6th Circuit Stays New EPA Clean Water Rule

     (CN) – The Sixth Circuit on Friday stayed a new Environmental Protection Agency rule defining “Waters of the United States” that 31 states accuse of trampling their sovereignty.
     Attorneys general from 31 states asked the EPA and the Army Corps of Engineers in July to delay implementation of a Clean Water Act rule for at least nine months for judicial review.
     The rule defines “Waters of the United States” under the Clean Water Act. The states claim it asserts federal jurisdiction over streams, wetlands and other water bodies previously considered to be under their jurisdiction.
     The EPA cited the need for clean drinking water and clean water as an economic driver as the impetus for its new rule, and Supreme Court rulings in 2001 and 2006 in which justices disagreed about which waters were covered by the Act.
     “About 117 million Americans – one in three people – get drinking water from streams that lacked clear protection before the Clean Water Rule,” the agency said in a May 27 statement about the new rule. “The health of our rivers, lakes, bays, and coastal waters are impacted by the streams and wetlands where they begin.”
     Over the next six weeks, 31 states filed five lawsuits in federal courts throughout the country, claiming the rule trampled state sovereignty.
     In their letter, essentially asking for a time out until a judicial review of the rule can take place, the attorneys general said the “increase in EPA’s and ACOE’s jurisdiction comes at the direct expense of states – which previously had exclusive jurisdiction over state waters.”
     “Such action exceeds the statutory authority of Congress in enacting the Clean Water Act under the Commerce Clause and infringes upon the states’ rights under the Tenth Amendment,” their letter said.

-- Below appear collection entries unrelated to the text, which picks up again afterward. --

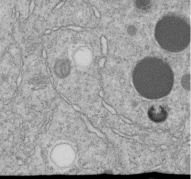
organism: C. elegans
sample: C. elegans embryo early stage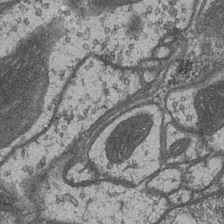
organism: Drosophila
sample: Optic medulla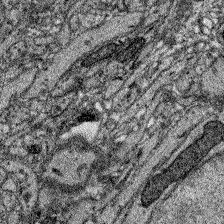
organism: Zebrafish
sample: Larval olfactory bulb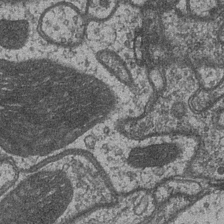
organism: Drosophila
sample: Optic medulla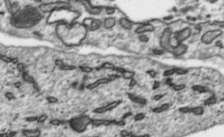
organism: Toxoplasma gondii
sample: Parasites in a vacuole inside a host cell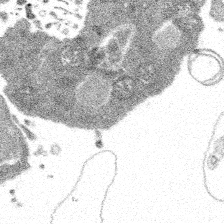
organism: Spongilla lacustris
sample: Multiple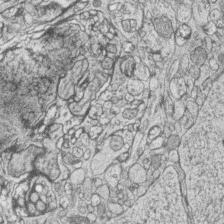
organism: Zebrafish
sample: synaptic ribbons in rod cells and cone cells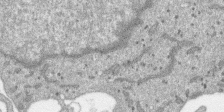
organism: Human
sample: Lung epithelial cells infected with SARS-CoV-2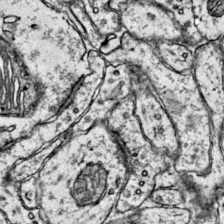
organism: Mouse
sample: Primary visual cortex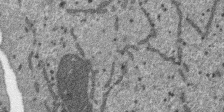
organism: Human
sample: Lung epithelial cells infected with SARS-CoV-2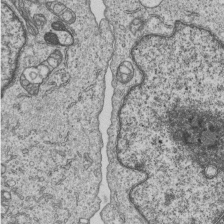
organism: Human
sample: MDA-MB-231 cells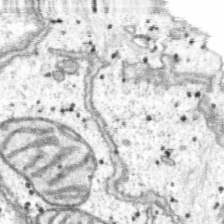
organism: Human
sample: HeLa cells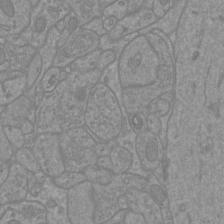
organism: Mouse
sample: Cortical neurons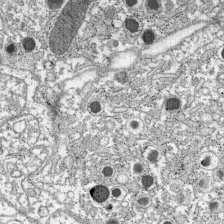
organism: C57BL Mouse
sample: Pancreatic islet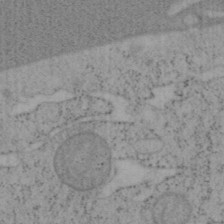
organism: Mouse
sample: OT-I killer T cells with ID8 ovarian cancer cells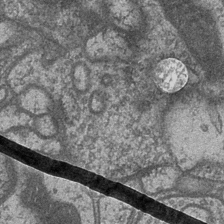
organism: Drosophila
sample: Optic medulla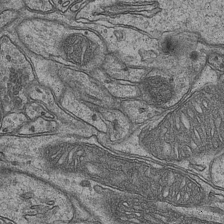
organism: Mouse
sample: CA1 Hippocampus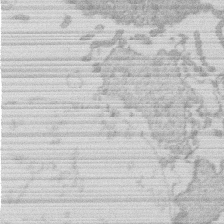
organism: Human
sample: Macrophage cells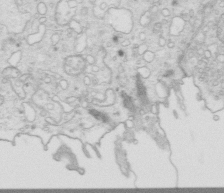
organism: Mouse
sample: Multiciliated cells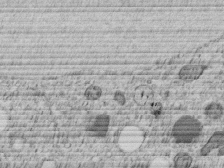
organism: C. elegans
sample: C. elegans embryo early stage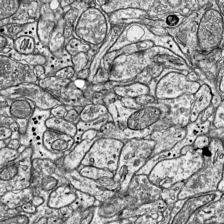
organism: Mouse
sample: Visual Cortex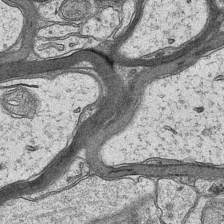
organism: Mouse
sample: CA1 Hippocampus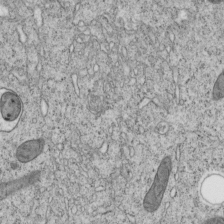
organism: C. elegans
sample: C. elegans embryo early stage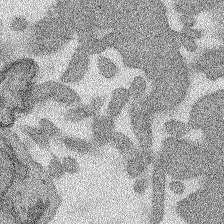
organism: Human
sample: HeLa cells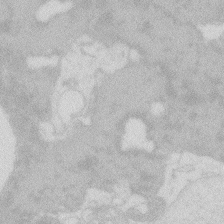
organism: Zebrafish
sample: Macrophage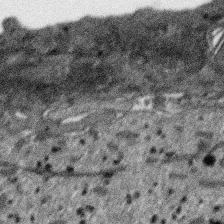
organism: Human
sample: Lung epithelial cells infected with SARS-CoV-2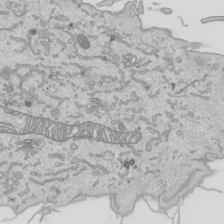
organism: Human
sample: Mitochondria in HCT116 cells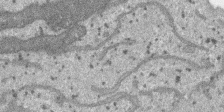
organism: Human
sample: Lung epithelial cells infected with SARS-CoV-2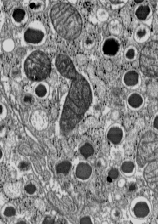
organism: C57BL Mouse
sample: Pancreatic islet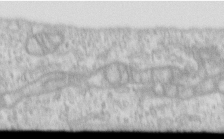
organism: Human
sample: Centriole in RPE cells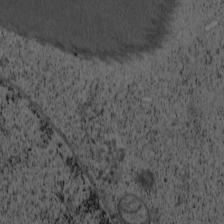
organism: African green monkey
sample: COS-7 cells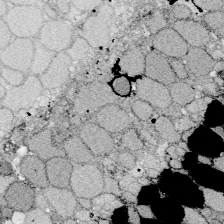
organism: Zebrafish
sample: Whole-Brain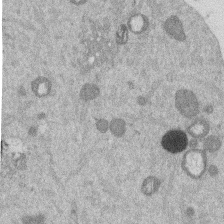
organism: Mouse
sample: Dividing mouse embryo 1 cell stage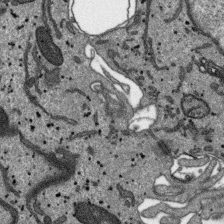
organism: Human
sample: Lung epithelial cells, uninfected (mock) control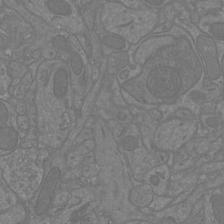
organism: Mouse
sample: Cortical neurons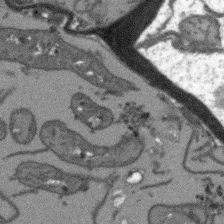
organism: Arabidopsis thaliana
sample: Root tip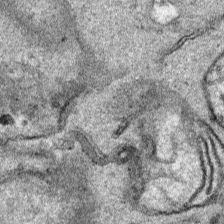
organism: Human
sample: Mitochondria in HCT116 cells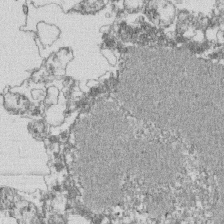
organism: Human
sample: HeLa cell HIV synapse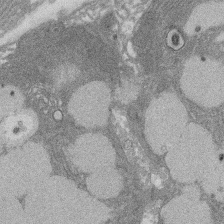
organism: Rat
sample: Salivary granule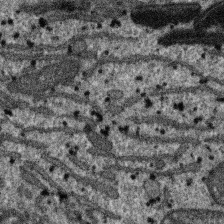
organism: Human
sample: Lung epithelial cells infected with SARS-CoV-2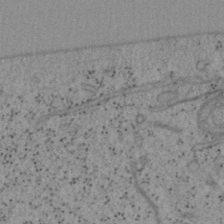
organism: Human
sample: HeLa cells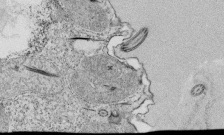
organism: Tetrahymena
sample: Cilia in tetrahymena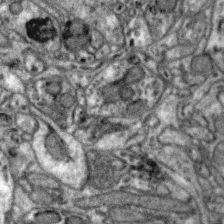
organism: Zebra finch
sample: Brain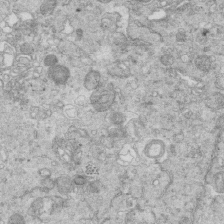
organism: Mouse
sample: Multiciliated cells

     The Sixth Circuit heard arguments for a stay from 18 states, led by Ohio, and granted it on Friday.
     Several states opposed a stay, including New York Connecticut, Hawaii, Massachusetts, Oregon, Vermont, Washington, and the District of Columbia.

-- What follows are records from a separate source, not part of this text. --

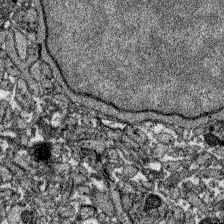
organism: Zebrafish
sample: Larval olfactory bulb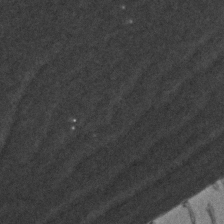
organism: Zebrafish
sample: Zebrafish embryo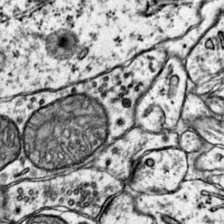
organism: Mouse
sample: Primary visual cortex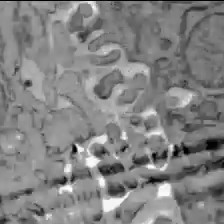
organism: C57BL Mouse
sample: Liver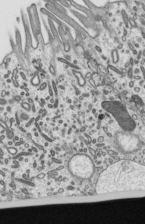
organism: Mouse
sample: Mouse epididymis efferent ductule cilia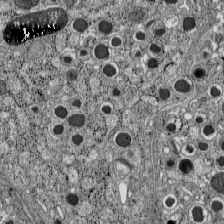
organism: C57BL Mouse
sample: Pancreatic islet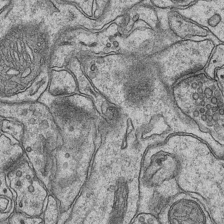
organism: Mouse
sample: CA1 Hippocampus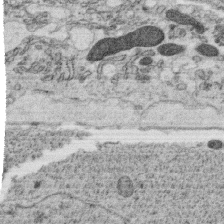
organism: C. elegans
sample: C. elegans oocyte; sperm cells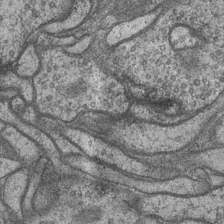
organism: Drosophila
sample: Optic medulla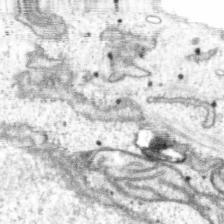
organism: Human
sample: HeLa cells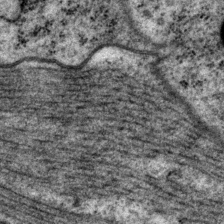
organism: P. pacificus
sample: Pharynx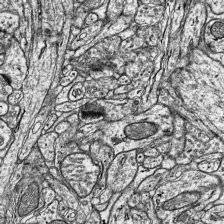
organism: Mouse
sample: Visual Cortex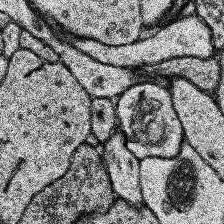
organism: Human
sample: Temporal Lobe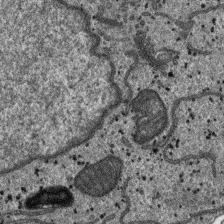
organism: Human
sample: Lung epithelial cells infected with SARS-CoV-2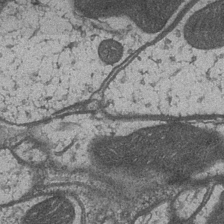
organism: Drosophila
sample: Optic medulla

     But in the interest of preserving the status quo, a 2-1 majority of the Cincinnati-based appeals court found a stay appropriate.
     “Considering the pervasive nationwide impact of the new Rule on state and federal regulation of the nation’s waters, and the still open question whether, under the Clean Water Act, this litigation is properly pursued in this court or in the district courts, we conclude that petitioners have acted without undue delay and that the status quo at issue is the pre-Rule regime of federal-state collaboration that has been in place for several years,” U.S. Circuit Judge David McKeague wrote.
     The petitioning states have a good possibility of success on their claims, the court found.
     “The rulemaking process by which the distance limitations were adopted is facially suspect. Petitioners contend the proposed rule that was published, on which interested persons were invited to comment, did not include any proposed distance limitations in its use of terms like ‘adjacent waters’ and ‘significant nexus,'” McKeague wrote. “Consequently, petitioners contend, the Final Rule cannot be considered a ‘logical outgrowth’ of the rule proposed, as required to satisfy the notice-and-comment requirements of the APA.”
     U.S. Circuit Judge Damon Keith dissented, stating that he would not issue a stay in a case before deciding whether the court had subject-matter jurisdiction.
     Michigan, Tennessee, Oklahoma, Texas, Louisiana, Mississippi, Georgia, West Virginia, Alabama, Florida, Indiana, Kansas, Kentucky, North Carolina, South Carolina, Utah, and Wisconsin are also parties to the consolidated lawsuit.